The condition is needed, the rproc->cached_table is null if the firmware as
been preloaded and the Linux remote proc just attaches to it.
The cached is used only when Linux loads the firmware, as the resource table is
extracted from the elf file to parse resource before the load of the firmware.
>
> So that problem is fixed. Let me know about your FW image and we'll pick it up
> from there.
I use the following example available on the stm32mp1 image:
/usr/local/Cube-M4-examples/STM32MP157C-DK2/Applications/OpenAMP/OpenAMP_TTY_echo_wakeup/lib/firmware/
This exemple use the RPMsg and also blink a LED when while running.

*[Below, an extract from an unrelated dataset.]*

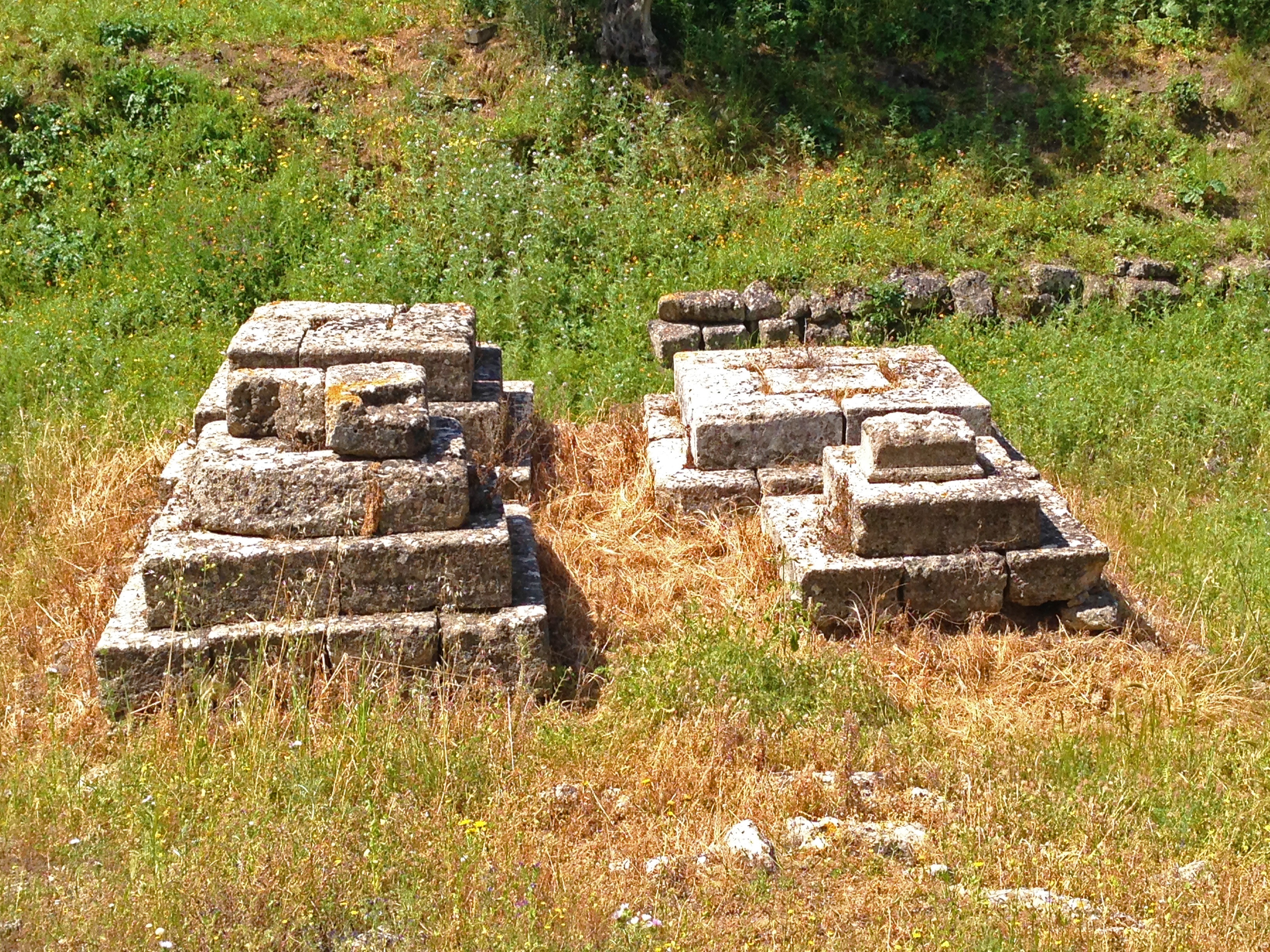 Tombe monumentali ingresso lato sud di Leontinoi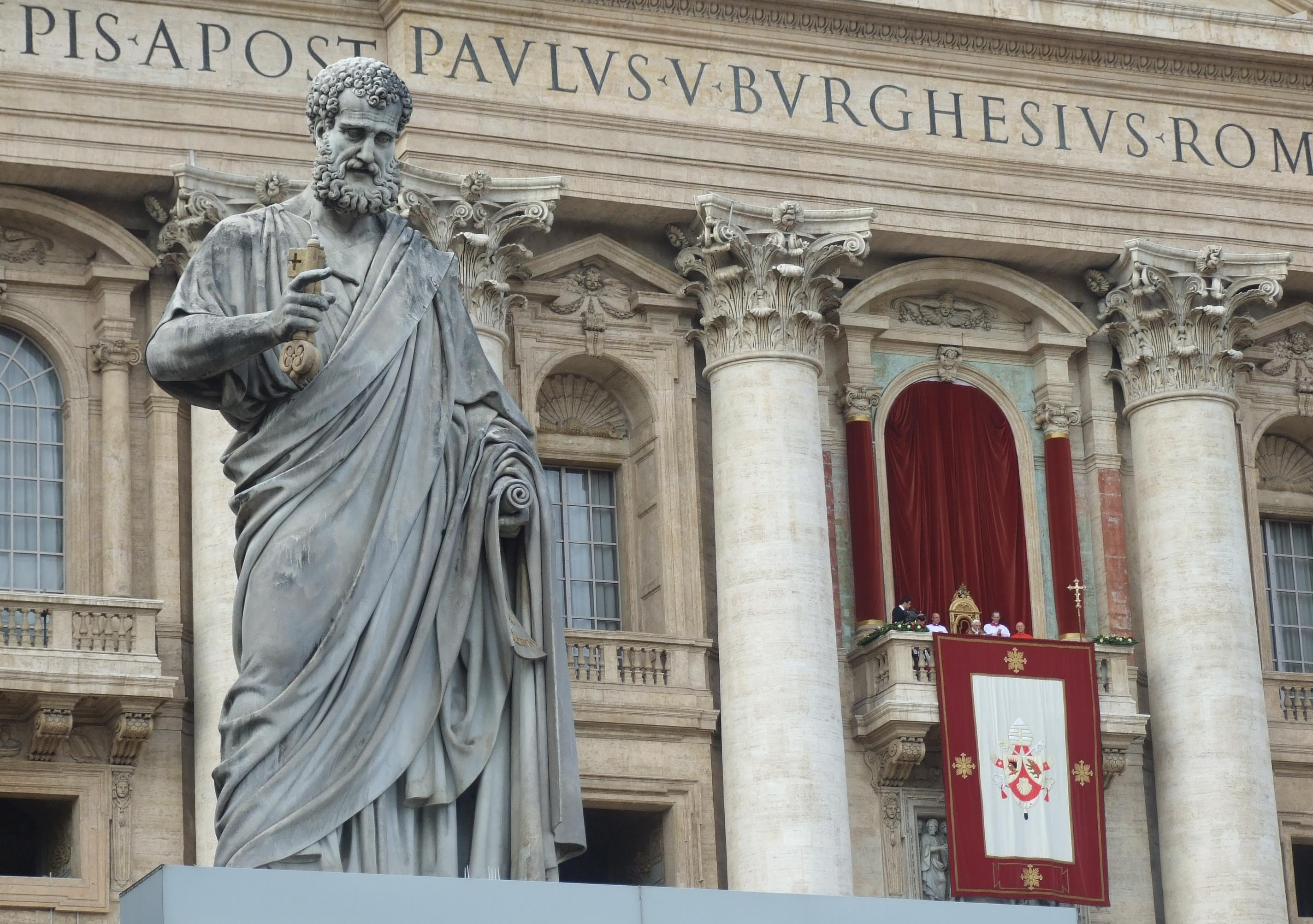 Benedicto XVI el dia de Navidad en la Plaza San Pedro.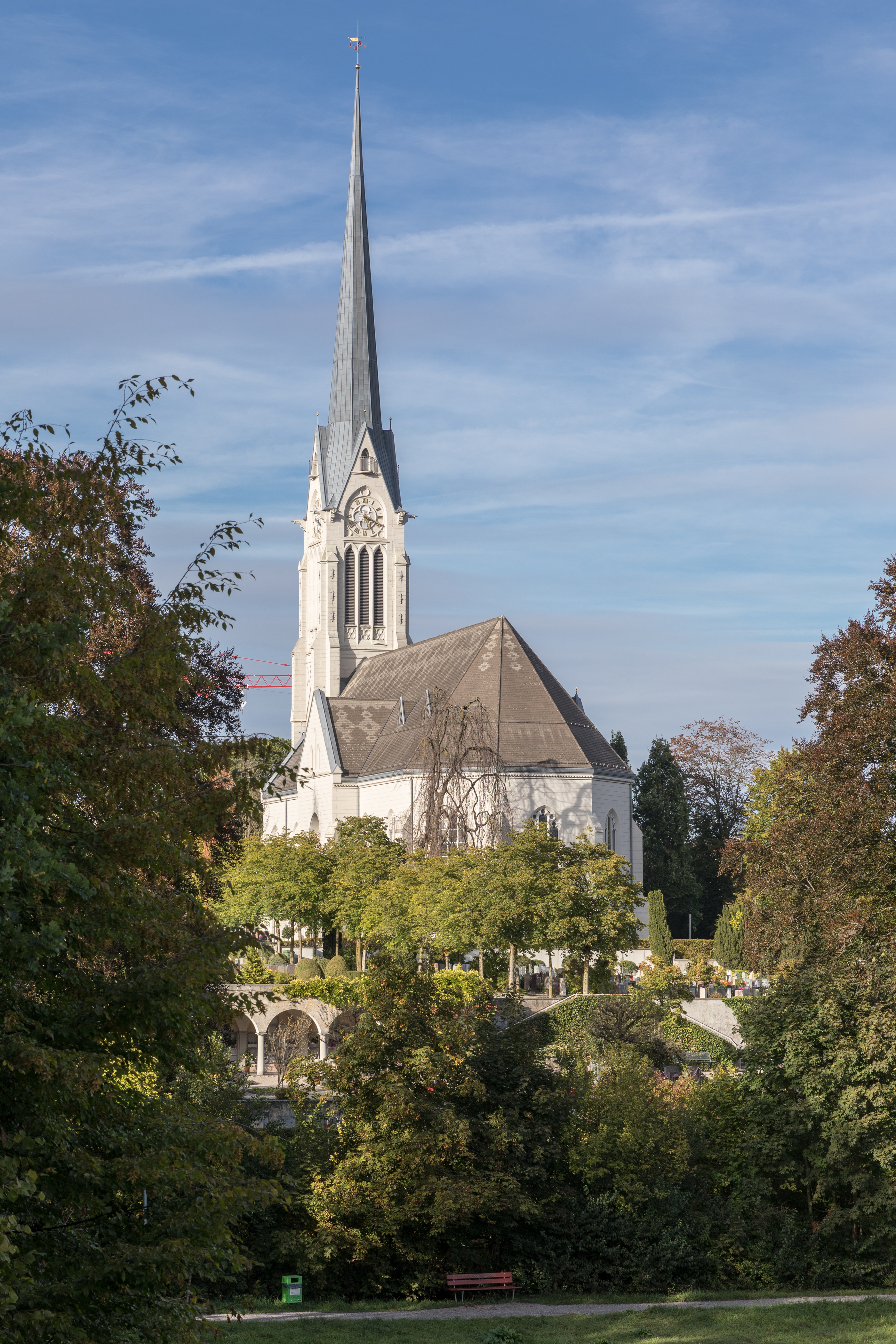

Don't hesitate if you need me to send it to you by mail.
Thank,
Arnaud
>
> Mathieu
>
>> +
>> ret = __rproc_detach(rproc);
>> if (ret) {
>> atomic_inc(&rproc->power);
>> @@ -1975,10 +1982,14 @@ int rproc_detach(struct rproc *rproc)
>>
>> rproc_disable_iommu(rproc);
>>
>> + /* Free the chached table memory that can has been allocated*/
>> + kfree(rproc->cached_table);
>> + rproc->cached_table = NULL;
>> /*
>> - * Set the remote processor's table pointer to NULL. Since mapping
>> - * of the resource table to a virtual address is done in the platform
>> - * driver, unmapping should also be done there.
>> + * Set the remote processor's table pointer to NULL. If mapping
>> + * of the resource table to a virtual address has been done in the
>> + * platform driver(attachment to an existing firmware),
>> + * unmapping should also be done there.
>> */
>> rproc->table_ptr = NULL;
>> out:
>> --
>> 2.17.1
>>
>>
>>